Reaching the Peak of the quasar spectral energy distribution - II. Exploring the accretion disc, dusty torus and host galaxy

TL;DR

This study analyzes the spectral energy distributions of 11 AGN at redshifts 1.5-2.2, exploring accretion disc, dusty torus, and host galaxy properties, with implications for black hole spin, disc size, and galaxy relationships.

Contribution

It extends previous work by quantifying uncertainties, testing black hole spin effects, constraining disc radii, and modeling mid-IR components with physical parameters.

Findings

Outer accretion disc radii are about five times smaller than self-gravity radii.

Host galaxy luminosities align with the M_BH-bulge relationship.
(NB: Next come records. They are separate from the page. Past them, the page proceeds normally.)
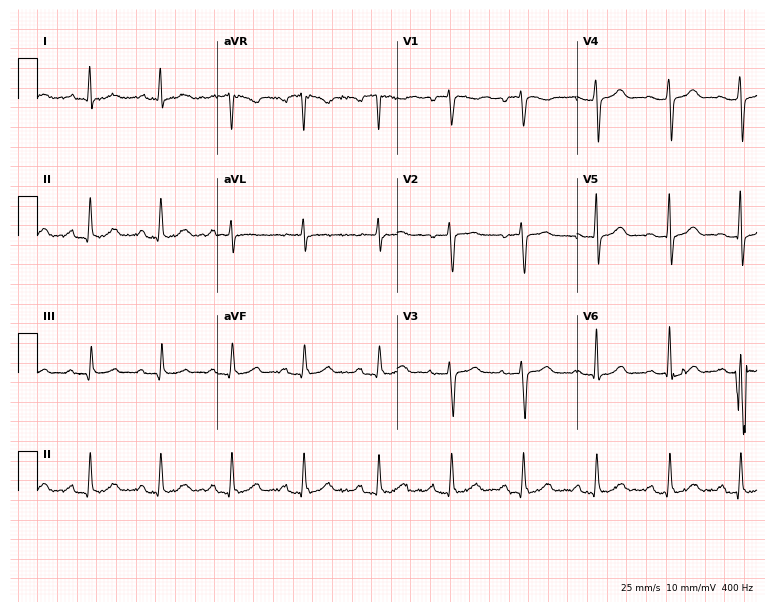
Electrocardiogram (7.3-second recording at 400 Hz), a 52-year-old female. Overall reading on record: normal ECG.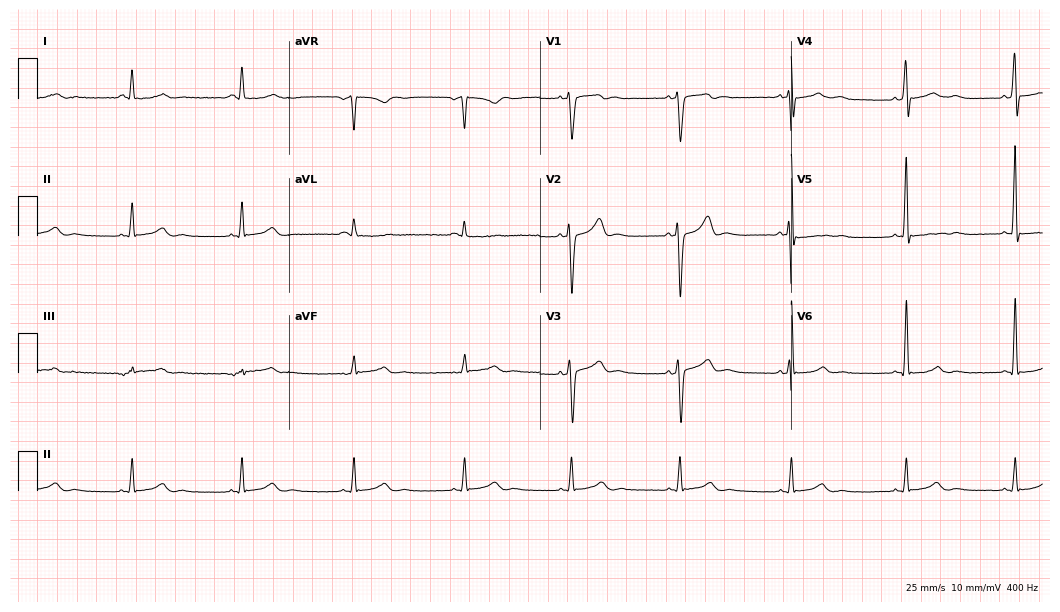
Electrocardiogram (10.2-second recording at 400 Hz), a male patient, 39 years old. Of the six screened findings (first-degree AV block, right bundle branch block (RBBB), left bundle branch block (LBBB), sinus bradycardia, atrial fibrillation (AF), sinus tachycardia), none is recorded.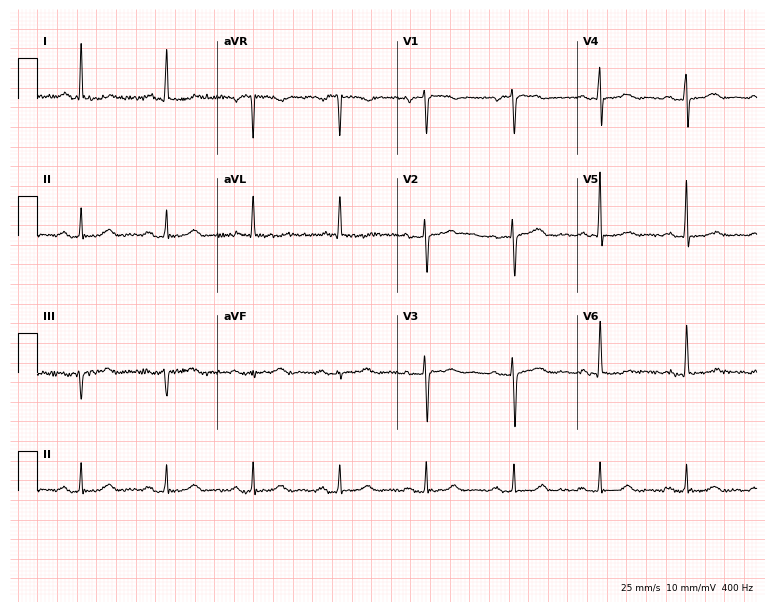
Electrocardiogram, a woman, 70 years old. Of the six screened findings (first-degree AV block, right bundle branch block, left bundle branch block, sinus bradycardia, atrial fibrillation, sinus tachycardia), none is recorded. Findings outside these six are not listed.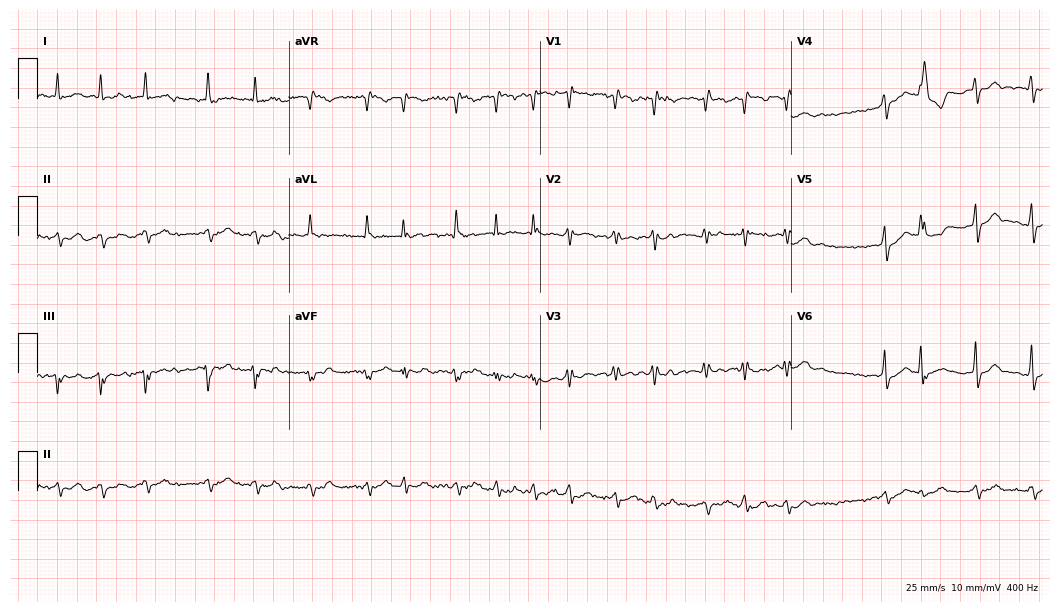
Resting 12-lead electrocardiogram (10.2-second recording at 400 Hz). Patient: a man, 78 years old. The tracing shows atrial fibrillation, sinus tachycardia (a sinus rate of 100 beats per minute or more).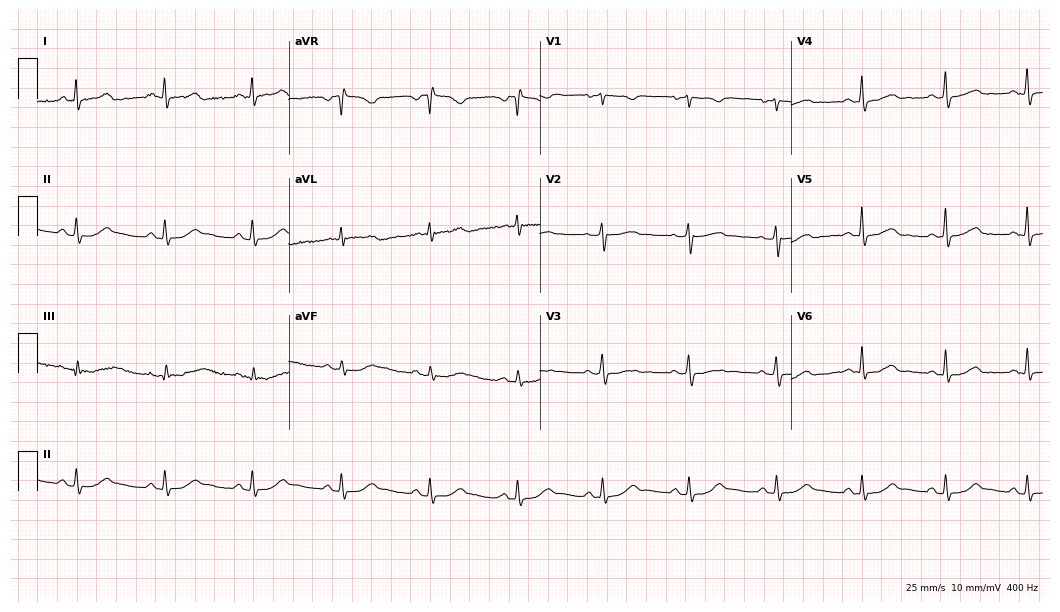
Standard 12-lead ECG recorded from a 49-year-old female. Read as a normal ECG.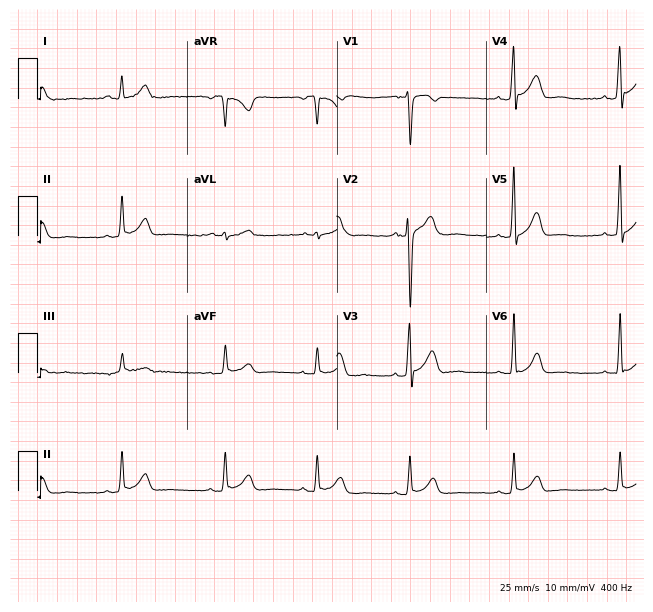
12-lead ECG from a 36-year-old male (6.1-second recording at 400 Hz). Recorded interpretation: within normal limits.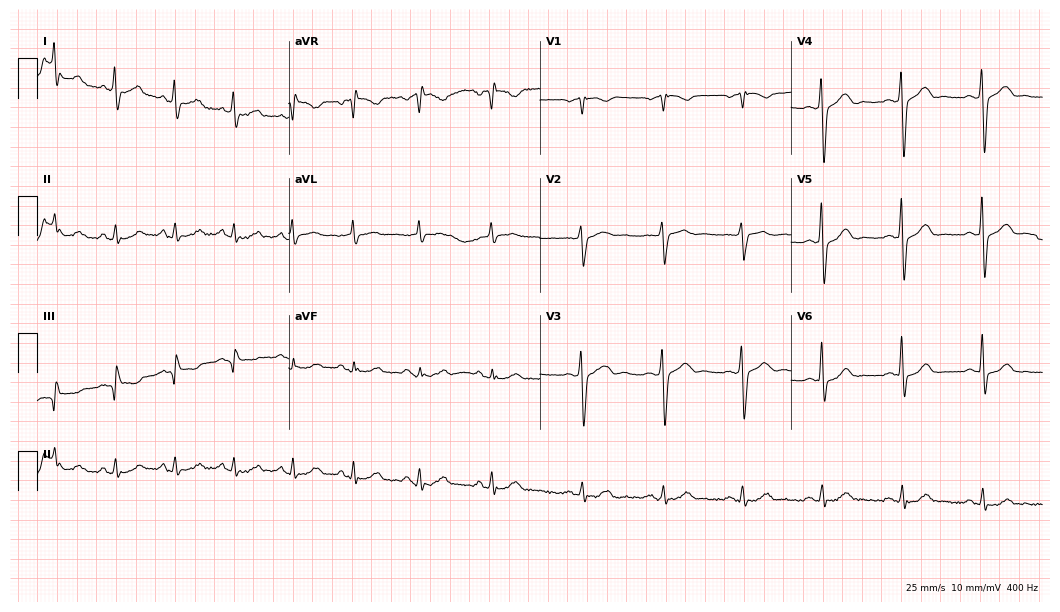
Electrocardiogram, a male patient, 57 years old. Overall reading on record: normal ECG.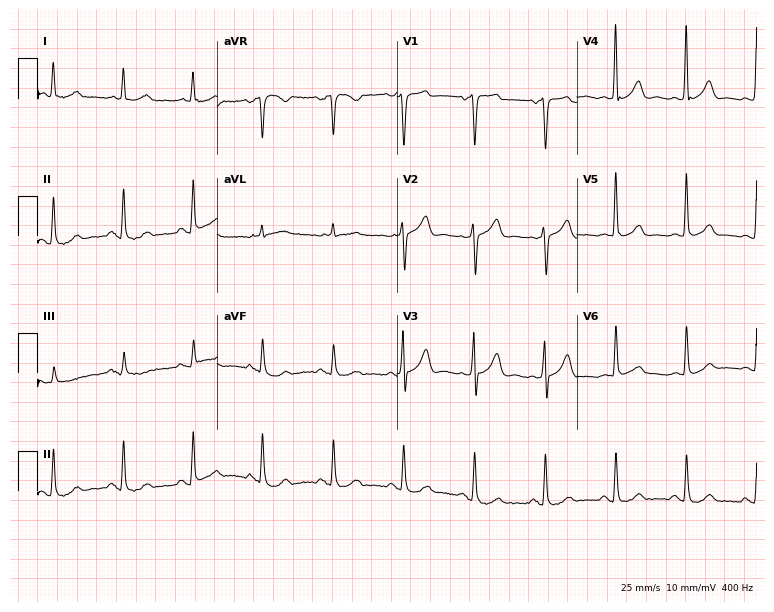
Electrocardiogram, a man, 85 years old. Of the six screened findings (first-degree AV block, right bundle branch block (RBBB), left bundle branch block (LBBB), sinus bradycardia, atrial fibrillation (AF), sinus tachycardia), none is recorded. Other findings, if any, are not listed.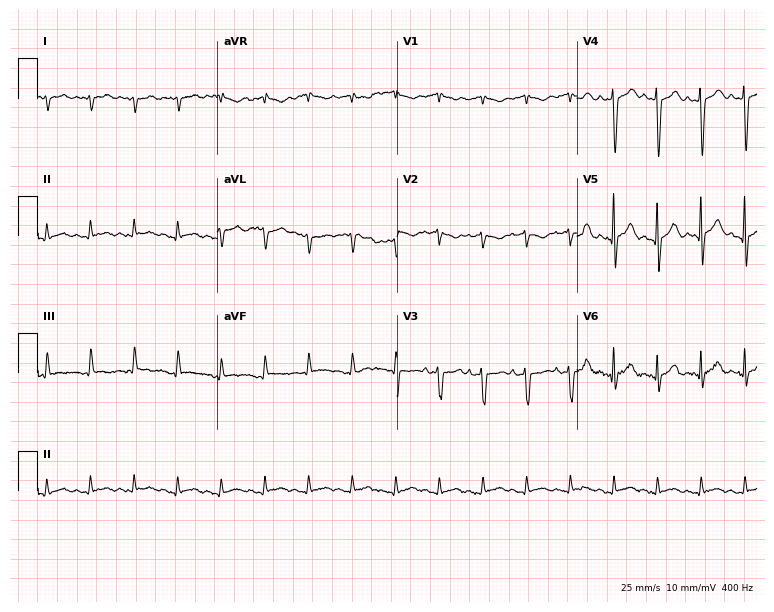
ECG (7.3-second recording at 400 Hz) — a male, 31 years old. Findings include sinus tachycardia (a sinus rate of 100 beats per minute or more).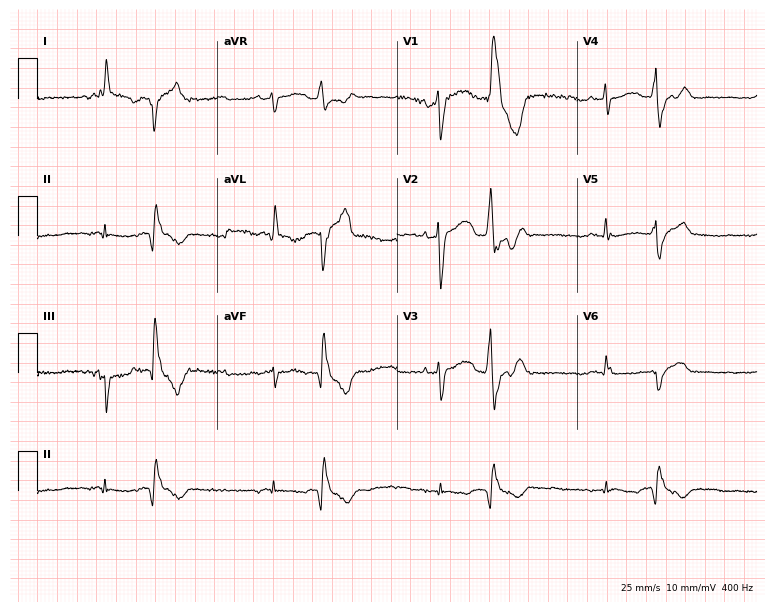
Standard 12-lead ECG recorded from a male, 47 years old. None of these six findings is recorded: first-degree AV block, right bundle branch block (RBBB), left bundle branch block (LBBB), sinus bradycardia, atrial fibrillation (AF), sinus tachycardia. Findings outside these six are not listed.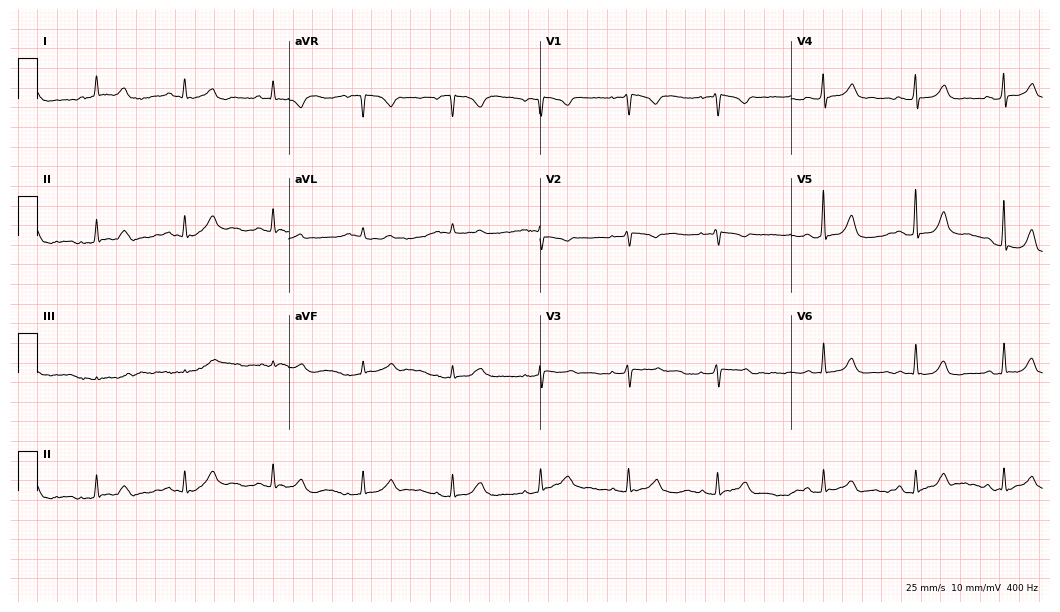
Resting 12-lead electrocardiogram (10.2-second recording at 400 Hz). Patient: a 55-year-old female. Read as a normal ECG.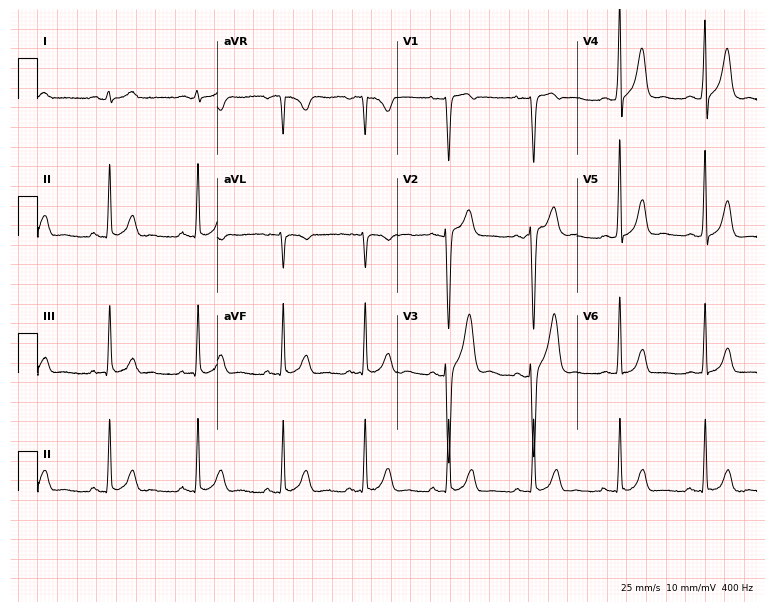
12-lead ECG from a 45-year-old male patient (7.3-second recording at 400 Hz). Recorded interpretation: within normal limits.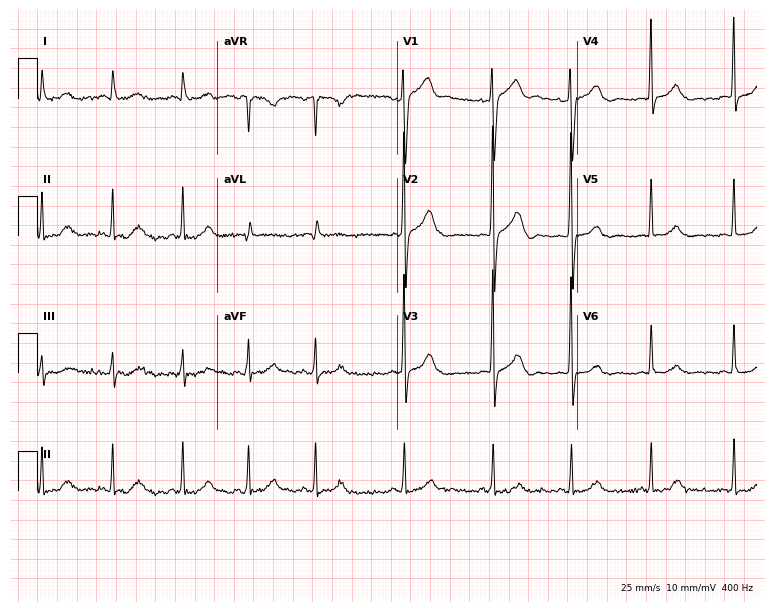
ECG (7.3-second recording at 400 Hz) — a 39-year-old man. Labelled as a normal ECG.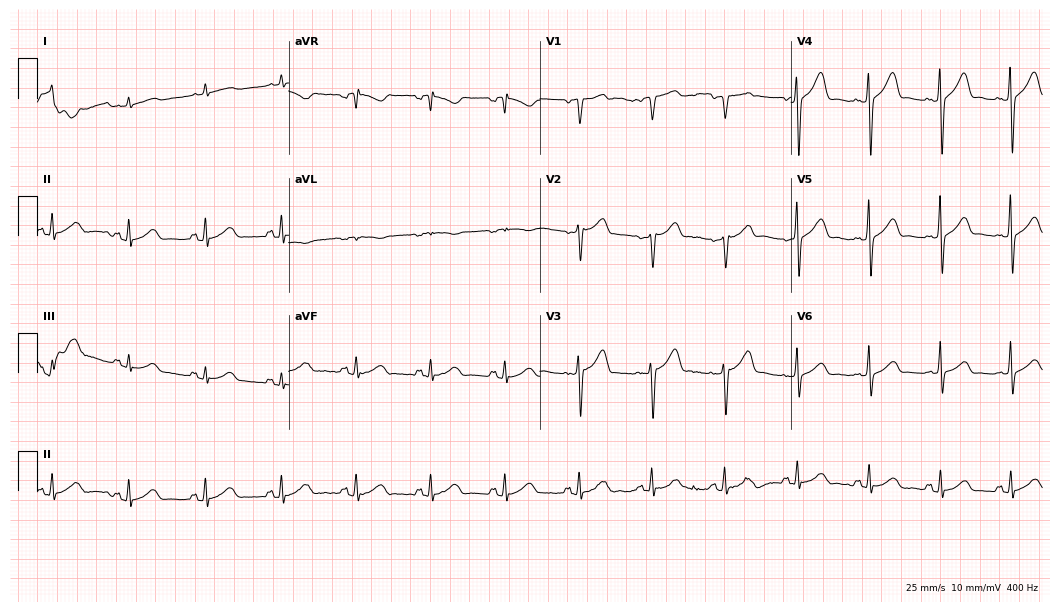
Electrocardiogram, a male, 69 years old. Of the six screened findings (first-degree AV block, right bundle branch block, left bundle branch block, sinus bradycardia, atrial fibrillation, sinus tachycardia), none is recorded. Findings outside these six are not listed.

Torus properties suggest a silicate grain composition.

Abstract

We continue our study of the spectral energy distributions (SEDs) of 11 AGN at 1.5 < z < 2.2, with optical-NIR spectra, X-ray data and mid-IR photometry. In a previous paper we presented the observations and models; in this paper we explore the parameter space of these models. We first quantify uncertainties on the black hole masses (M$_{\rm BH}$) and degeneracies between SED parameters. The effect of BH spin is tested, and we find that while low to moderate spin values (a$_*$ $\leq$ 0.9) are compatible with the data in all cases, maximal spin (a$_*$ = 0.998) can only describe the data if the accretion disc is face-on. The outer accretion disc radii are well constrained in 8/11 objects, and are found to be a factor ~5 smaller than the self-gravity radii. We then extend our modelling campaign into the mid-IR regime with WISE photometry, adding components for the host galaxy and dusty torus. Our estimates of the host galaxy luminosities are consistent with the M$_{\rm BH}$-bulge relationship, and the measured torus properties (covering factor and temperatures) are in agreement with earlier work, suggesting a predominantly silicate-based grain composition. Finally, we deconvolve the optical-NIR spectra using our SED continuum model. We claim that this is a more physically motivated approach than using empirical descriptions of the continuum such as broken power-laws. For our small sample, we verify previously noted correlations between emission linewidths and luminosities commonly used for single-epoch M$_{\rm BH}$ estimates, and observe a statistically significant anti-correlation between [O III] equivalent width and AGN luminosity.